The world's largest asset manager has launched a private fund targeting stabilized industrial properties with long-term leases across the United States.
BlackRock, with $13.5 trillion in assets under management, formed HPS Net Lease Income REIT in December following its September acquisition of ElmTree Funds and its July purchase of HPS Investment Partners, the New York-based firm said last week in a registration statement with the Securities and Exchange Commission.
HPS Net Lease Income REIT plans to seek investor-friendly industrial net lease properties, where the tenant typically pays building costs, including taxes, maintenance and insurance.
ElmTree will serve as the real estate investment trust's external investment adviser.

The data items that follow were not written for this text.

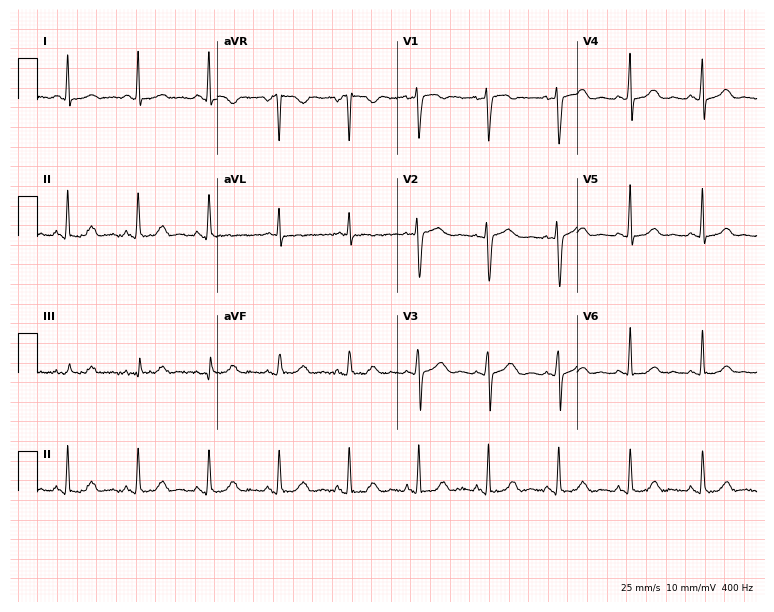
12-lead ECG from a 52-year-old woman. No first-degree AV block, right bundle branch block (RBBB), left bundle branch block (LBBB), sinus bradycardia, atrial fibrillation (AF) or sinus tachycardia recorded for this tracing. Findings outside these six are not listed.
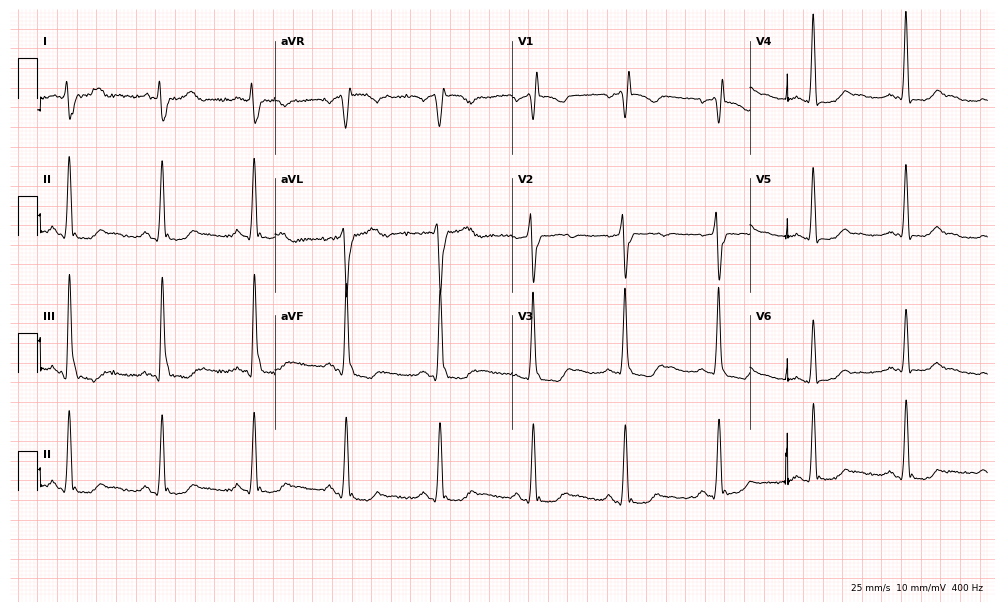
12-lead ECG from a 65-year-old female patient. Findings include first-degree AV block, right bundle branch block.
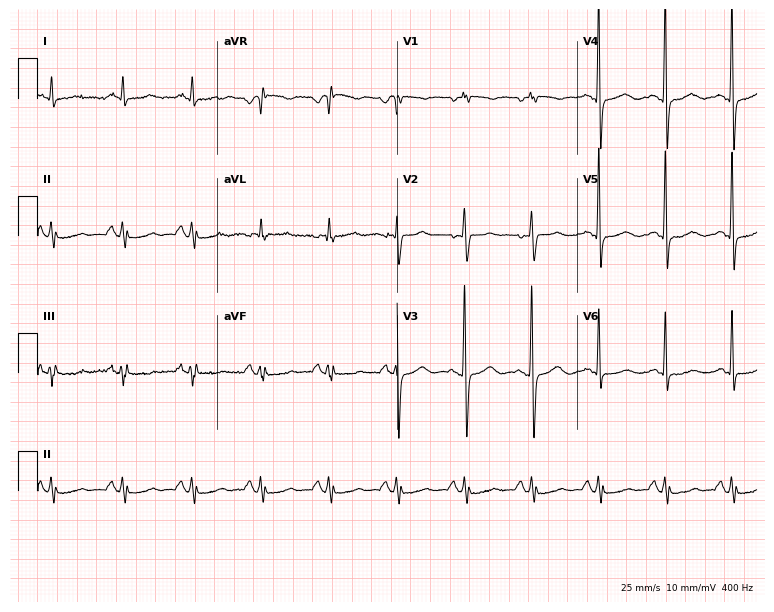
12-lead ECG from a 70-year-old male. Screened for six findings — first-degree AV block, right bundle branch block, left bundle branch block, sinus bradycardia, atrial fibrillation, sinus tachycardia — none is recorded. Other findings, if any, are not listed.
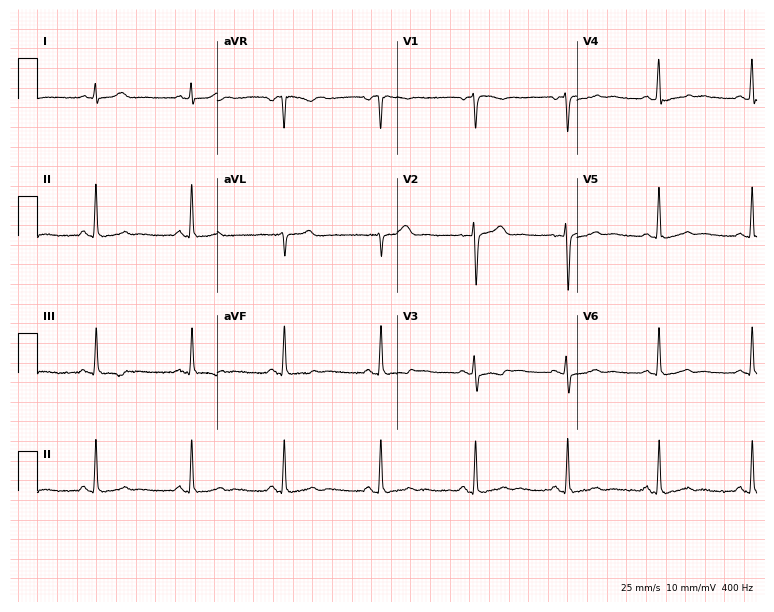
Resting 12-lead electrocardiogram (7.3-second recording at 400 Hz). Patient: a 31-year-old female. None of these six findings is recorded: first-degree AV block, right bundle branch block, left bundle branch block, sinus bradycardia, atrial fibrillation, sinus tachycardia. Only these six findings were labelled.
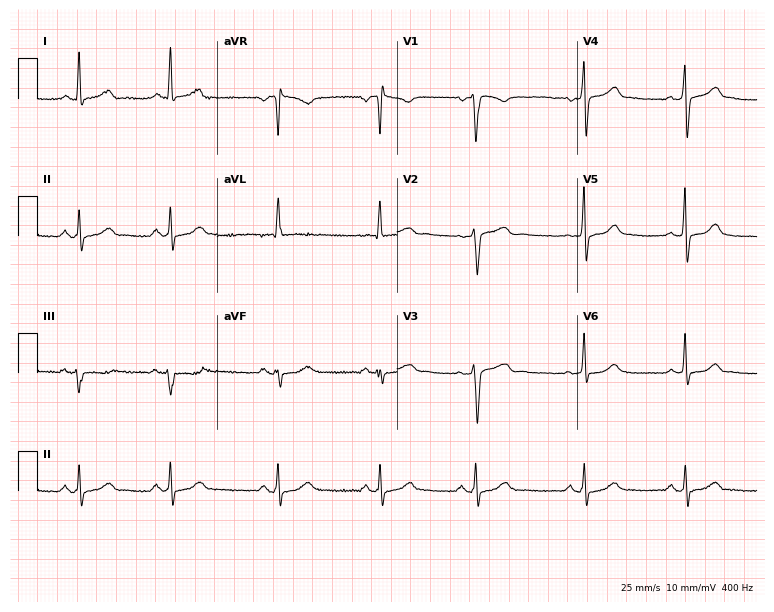
12-lead ECG from a woman, 48 years old (7.3-second recording at 400 Hz). No first-degree AV block, right bundle branch block, left bundle branch block, sinus bradycardia, atrial fibrillation or sinus tachycardia recorded for this tracing.
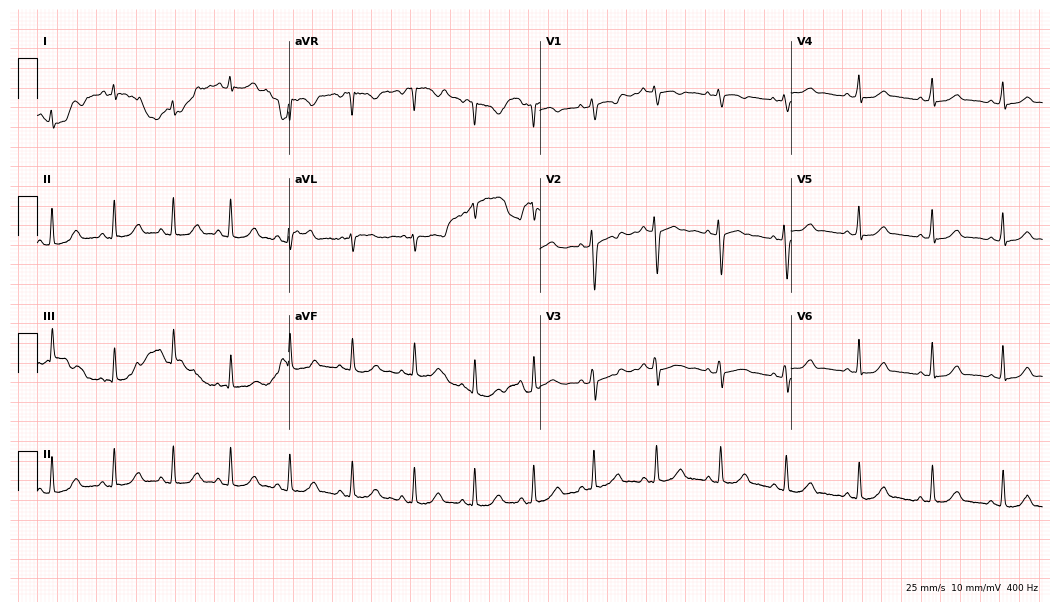
Electrocardiogram (10.2-second recording at 400 Hz), a female patient, 31 years old. Overall reading on record: normal ECG.

The firm manages a 27-person team and has invested more than $10.5 billion across 257 properties since its founding in 2011.

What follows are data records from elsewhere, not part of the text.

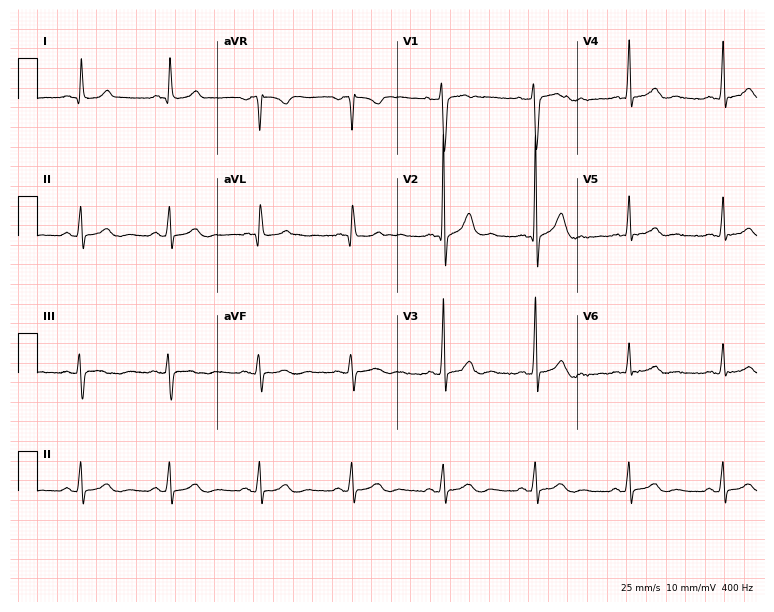
Standard 12-lead ECG recorded from a 42-year-old male (7.3-second recording at 400 Hz). None of these six findings is recorded: first-degree AV block, right bundle branch block (RBBB), left bundle branch block (LBBB), sinus bradycardia, atrial fibrillation (AF), sinus tachycardia. Only these six findings were labelled.
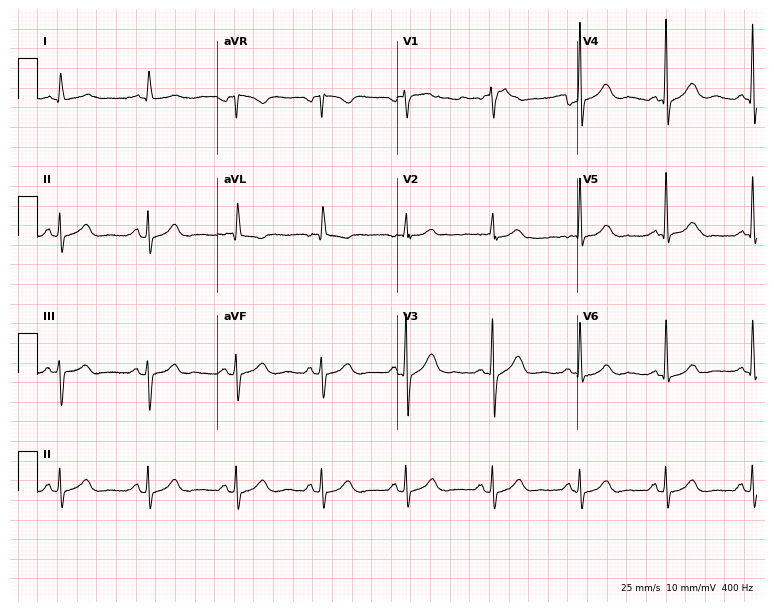
ECG (7.3-second recording at 400 Hz) — a male, 77 years old. Screened for six findings — first-degree AV block, right bundle branch block, left bundle branch block, sinus bradycardia, atrial fibrillation, sinus tachycardia — none is recorded.
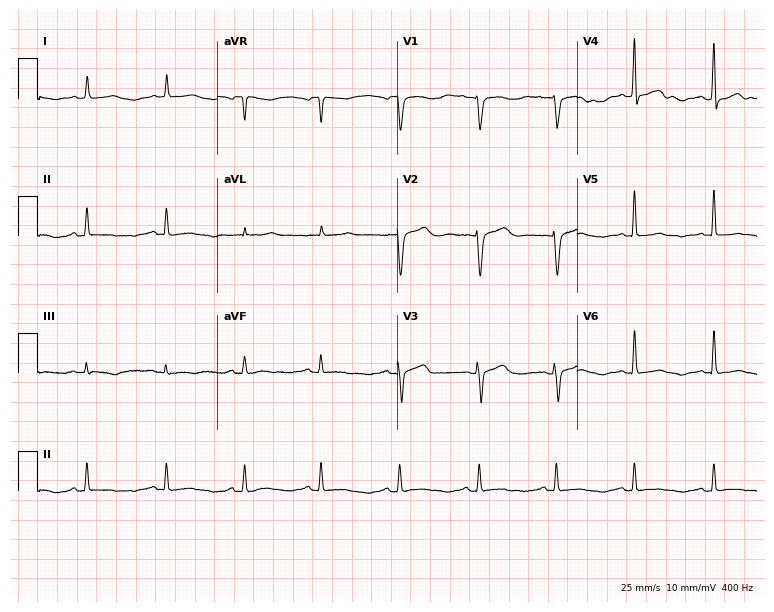
12-lead ECG (7.3-second recording at 400 Hz) from a 57-year-old female patient. Screened for six findings — first-degree AV block, right bundle branch block (RBBB), left bundle branch block (LBBB), sinus bradycardia, atrial fibrillation (AF), sinus tachycardia — none is recorded.
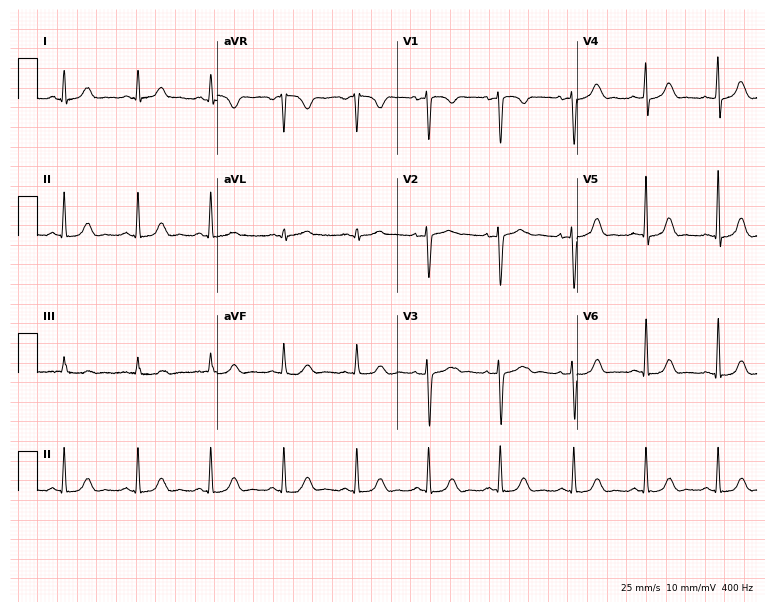
Electrocardiogram (7.3-second recording at 400 Hz), a 19-year-old female patient. Overall reading on record: normal ECG.
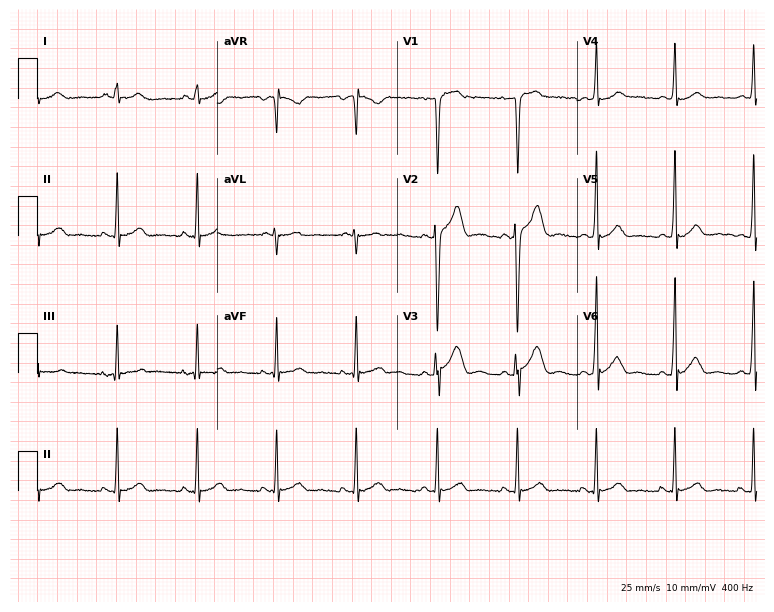
ECG — a 34-year-old man. Labelled as a normal ECG.
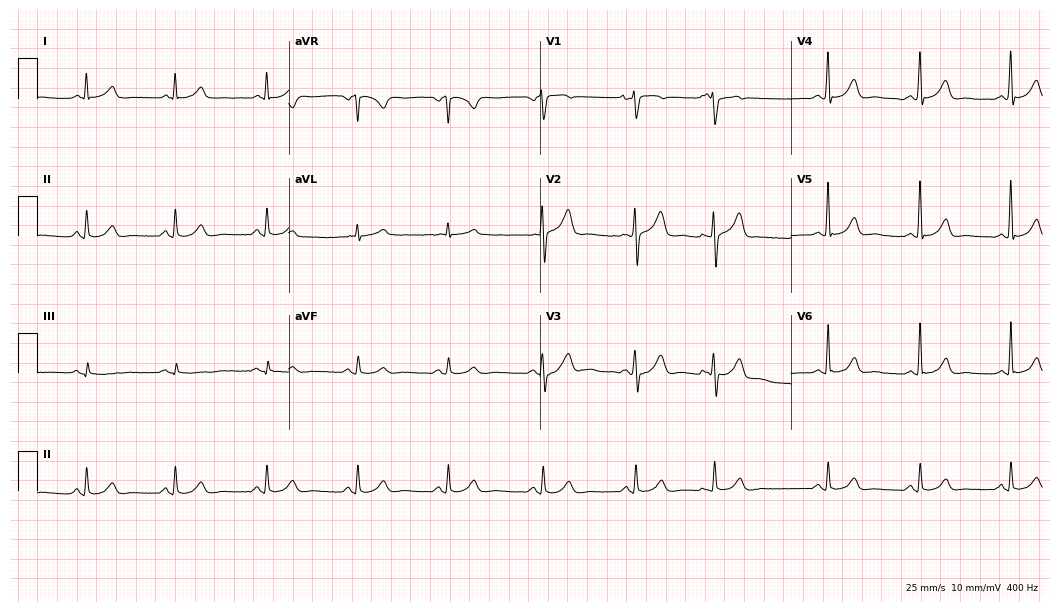
ECG — an 88-year-old male. Labelled as a normal ECG.

The REIT, based in St. Louis, expects to begin selling stock in the first half of 2026, according to its filing.
"The net lease market is estimated at $1 trillion, and our continued belief in the industrial build-to-suit model is rooted in the mission-critical nature of this asset class," ElmTree CEO James Koman said in a release over the summer announcing the firm's sale to BlackRock.
BlackRock declined to comment to CoStar News.
HPS Net Lease Income REIT intends to invest primarily in early-stage build-to-suit properties through development-stage investments or purchases of newly constructed buildings. It may also acquire existing stabilized properties and pursue sale-leaseback transactions.
The launch represents BlackRock's first major product rollout from its private financing solutions division, which combined HPS' $175 billion credit business with ElmTree's $7.3 billion in net lease real estate. Together, the private financing solutions platform manages about $377 billion in assets and employs more than 600 investment professionals globally.
BlackRock views industrial net leases as a growth opportunity driven by manufacturing reshoring, e-commerce expansion and aging U.S. warehouse infrastructure.
BlackRock executives told analysts during its Jan. 15 year-end earnings call that the firm's net lease real asset strategy would reach U.S. markets in the near term.
Industrial properties now represent 53% of the $58 billion annual net lease market, up from 29% in 2015, according to the SEC filing. U.S. industrial real estate comprises a $3.2 trillion market that has grown at a 7.7% compound annual rate over the past decade.
The REIT projects e-commerce sales will grow from $1.2 trillion in 2025 to $1.5 trillion by 2028. E-commerce requires three times the warehousing space of traditional retail.
ElmTree identified several demand drivers: 68% of Class A industrial stock predates 2000, the average U.S. warehouse is 43 years old and 80% of warehouses lack automation capabilities. More than $3 trillion in U.S. manufacturing investments are pledged to come online by 2030.